2. The searchable public key encryption method that simultaneously supports semantic queries according to claim 1, characterized in that: It also includes based on the coefficient vector With the root vector The inner product determines the document keyword set. W Index and Query Extended Terminology The matching relationship between queries; When querying the extended vocabulary Belongs to document keyword set W When querying the extended vocabulary set root vector With document keyword set W coefficient vector inner product Then the document keyword set W Index and Query Extended Terminology The queries are matched.

3. The searchable public key encryption method that simultaneously supports semantic queries according to claim 1, characterized in that: The generation of public and private keys for the dataset includes: Choose two order as follows: q Cyclic group and and a bilinear pairing ; Randomly select cyclic group One of the living members ,as well as t+ 2 random numbers, t+ A set of 2 random numbers This set is a set of private keys, and the private key is SK. = , in , , , , They are random integers; calculate ,in: (8) (9) (10) (11) (12) in , , The structure is a set of public keys, public key PK = .
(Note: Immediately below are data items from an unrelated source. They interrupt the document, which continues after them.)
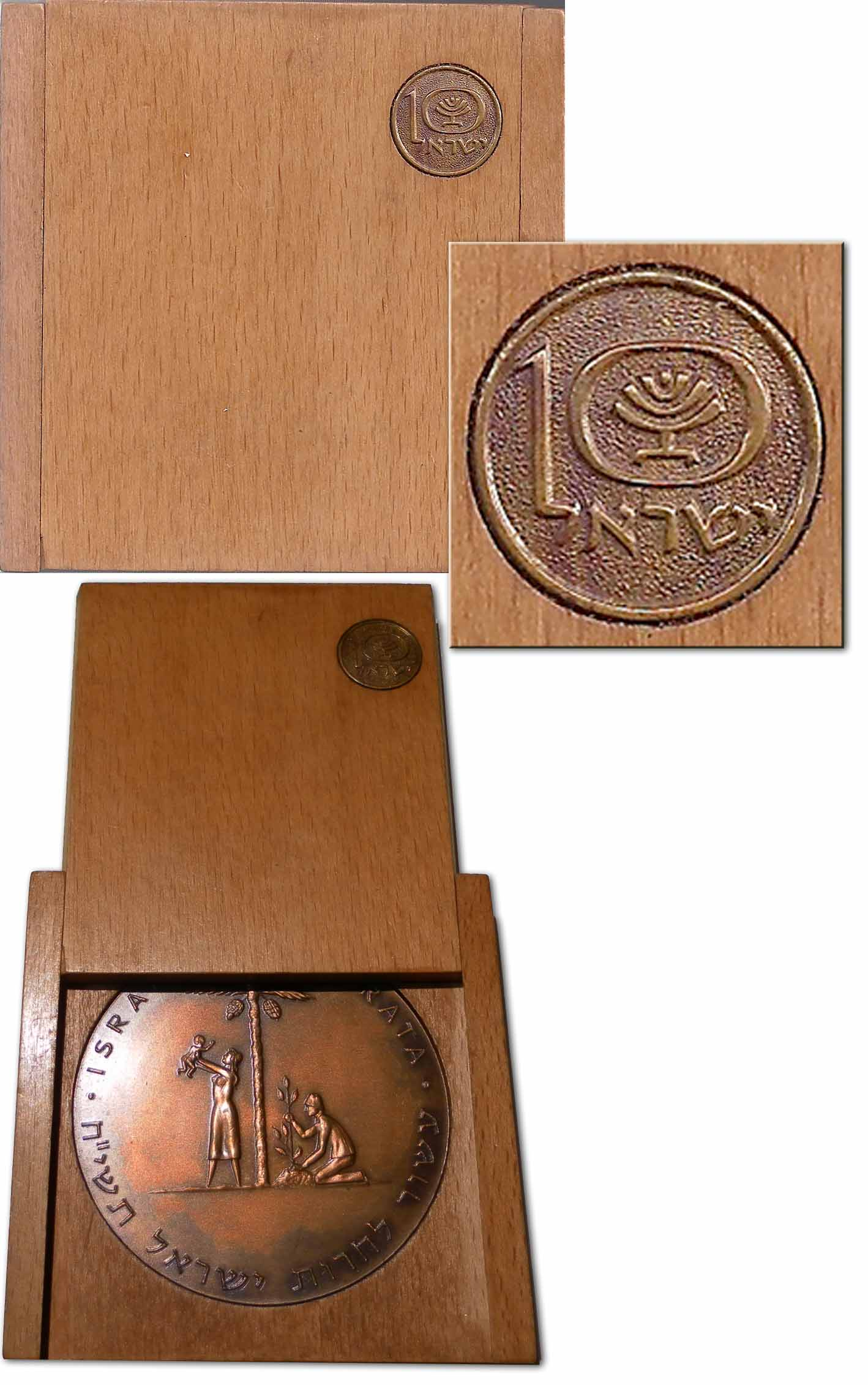 מדלית השיחרור, נחושת 61 מ"מ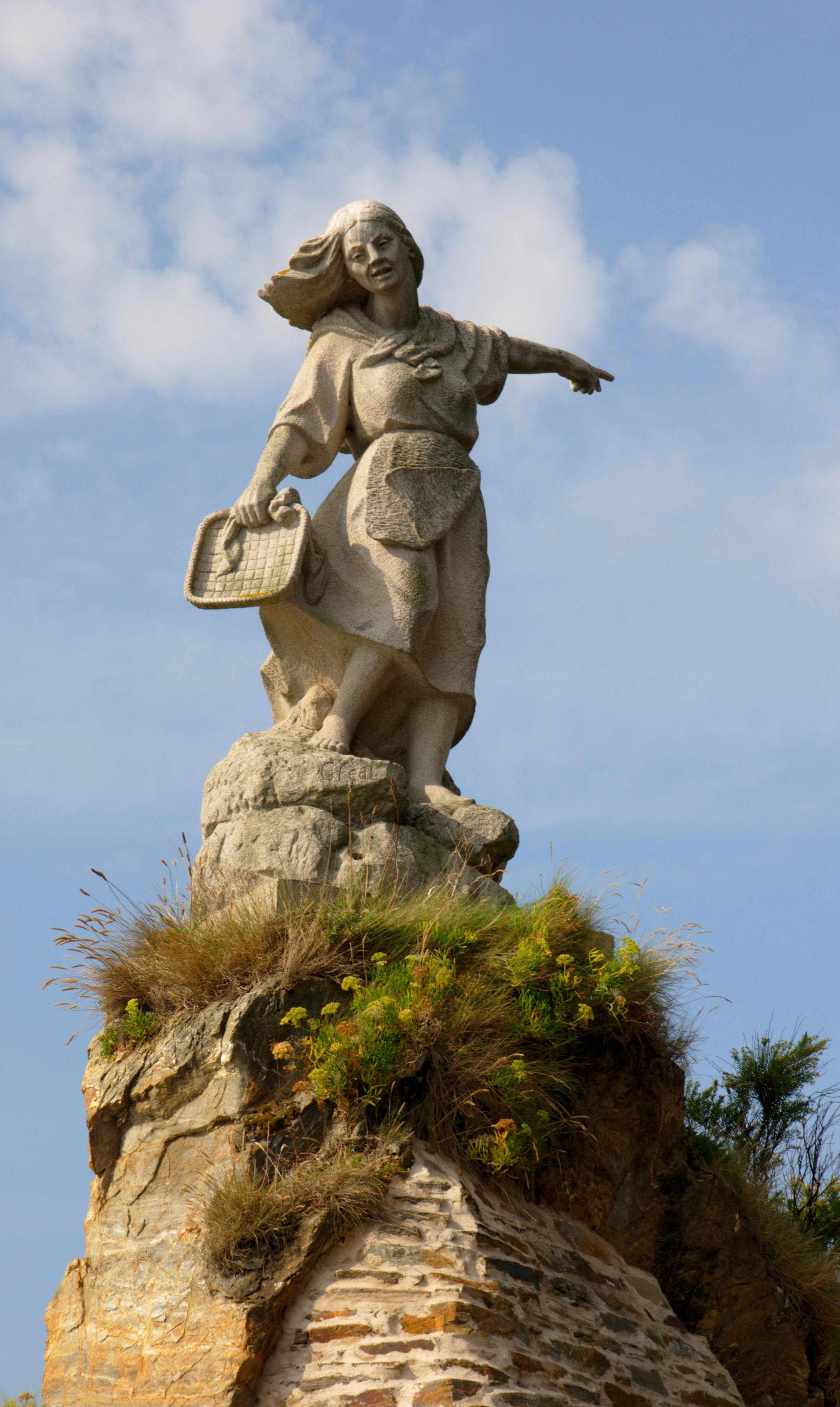 Cedeira, Galicien; Skulptur am Hafen zu Ehren der Fischersfrauen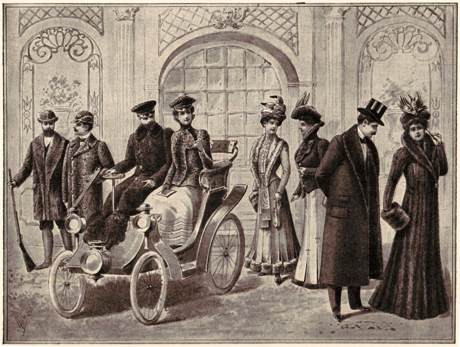 Furrier`s work for the Exposition Universal Paris 1900 Ausstellungsgruppe des Hauses Revillon Frères, Paris. Fig. 1 - Jagdpaletot aus Schweizer Ziegen mit Griesfuchsbesatz. Verbrauch: 5 Ziegen Futter: Carrierter Wollstoff Fig. 2 - Jagdpaletot aus naturellem Seehund, Mütze ebenfalls. Verbrauch: 8 Seehunde Futter: Carrierter Wollstoff. Fig. 3 - Automobilpaletot aus naturellem Schuppen mit halbgeschorenem Bieberkragen. Verbrauch: 48 Schuppen, 1 Bieber. Fig. 4 - Halbanliegendes Damenjakett aus naturellem Seehunf. Mütze ebenfalls. Verbrauch: 6 Seehunde. Fig. 5 - Eiscostüm, Kleid und Jakett mit Chinchilla besetzt. Verbrauch: 26 Perufelle. Fig. 6 - Persianerjakett mit Nerzbesatz. Nerzhut. Verbrauch: 14 Persianer; 10 Nerze. Fig. 7 - Herrenpelz mit Zobelklauenfutter und Seeotterbesatz. Verbrauch: 500 Zobelklauen; 1 Seeotterfell Fig. 8 - Langer Mantel aus Canada Nerz mit Shalkragen aus virginischem Otter. Verbrauch: 164 Nerze; 1 Otter. Arbeitszeit für den Gesellen: 240 Stunden - für die Näherin: 1400 Stunden. Der Körper besteht aus 27 Fellbreiten, die von unten bis oben gehen ohne sichtbare Quernähte, und 5 Fellhöhen. Die Ärmel aus 9 Breiten und 2 Fellhöhen. Alle Felle sind stark ausgelassen und in wirklich tadelloser Weise zusammengesetzt. Vom reintechnischen Standpunkte aus, war dieser Mantel wohl das schönste Stück moderner Kürschnerarbeit der ganzen Ausstellung. Die photographische Reproduktion giebt leider nur ein unvollkommenes Bild dieses Meisterwerks der Kürschnerkunst.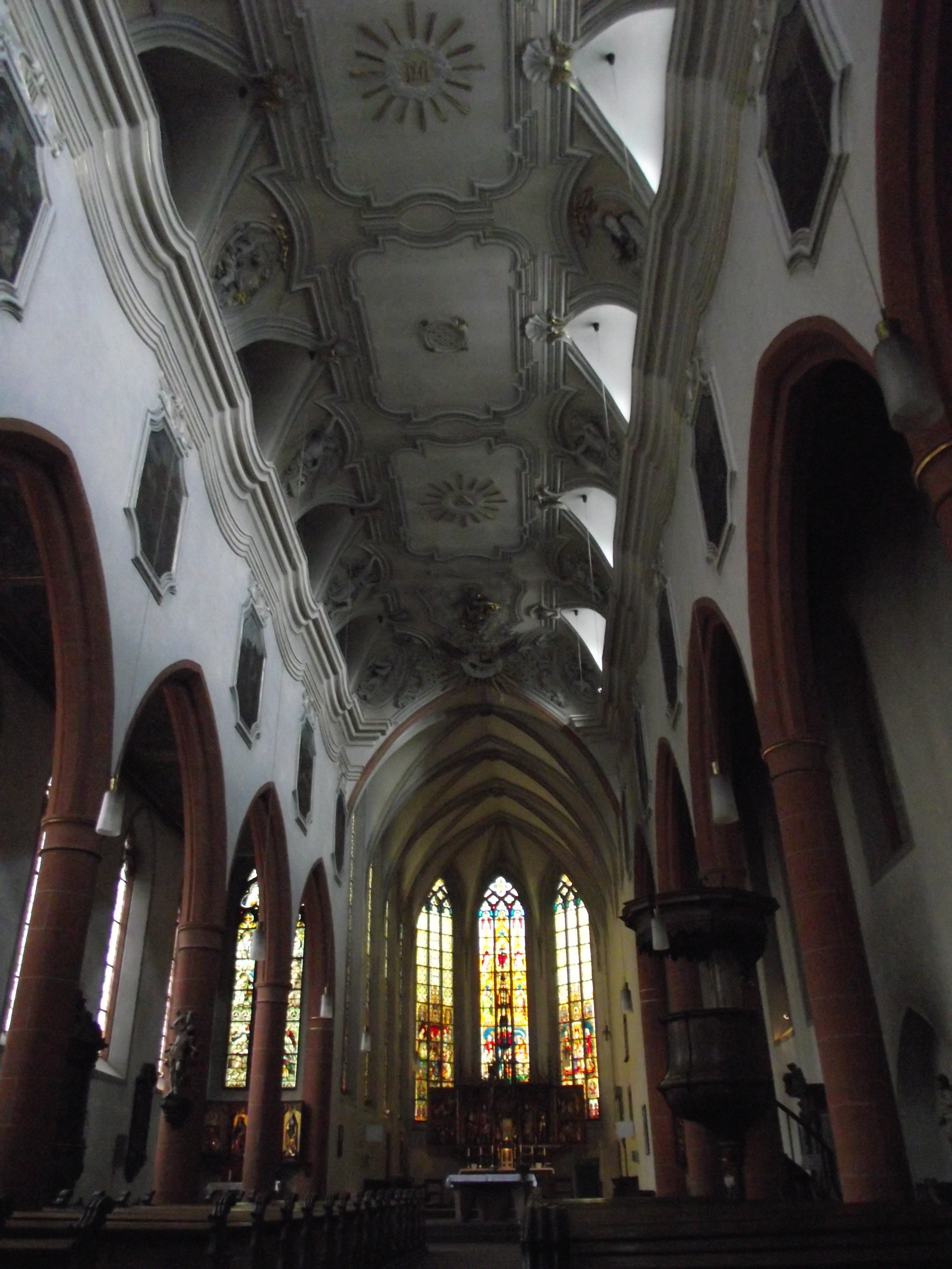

4. The searchable public key encryption method that simultaneously supports semantic queries according to claim 1, characterized in that: The document keyword set is encrypted using a predicate encryption method based on the generated public key. W root vector Encryption is performed to obtain the encrypted index of the document. ,include: Choose a random number s; Calculate separately ,in, (13) (14) (15) in ; coefficient vector One of the elements; The set Composing a document keyword set W Encrypted index ; Document keyword set W Encrypted index for, (16)。 5. A searchable public-key encryption method that simultaneously supports semantic queries, as described in claim 4, characterized in that: The query extended term set is then encrypted using a predicate encryption method based on the generated private key. coefficient vector Encryption is performed to obtain the encrypted trapdoor for the query. ,include: Choose a random number u , Calculate separately , (17) (18) in ; ; root vector One of the elements; The set Constructing an extended query term set Encryption trapdoor ; Then query the extended vocabulary set Encryption trapdoor for: (19)。 6. A searchable public-key encryption method that simultaneously supports semantic queries, as described in claim 5, is characterized in that: It also includes determining the keyword set of a document under encrypted status. W With query extended term set The matching relationships specifically include: Based on document keyword set W Encrypted index and query extended term set Encryption trapdoor ,calculate The calculation formula is as follows: (20) in, (21) (22) in, (23) in ; , , , These are the intermediate calculated values ​​during the judgment process; when Then, the document keyword set W With query extended term set match; when Then, the document keyword set W With query extended term set Mismatch.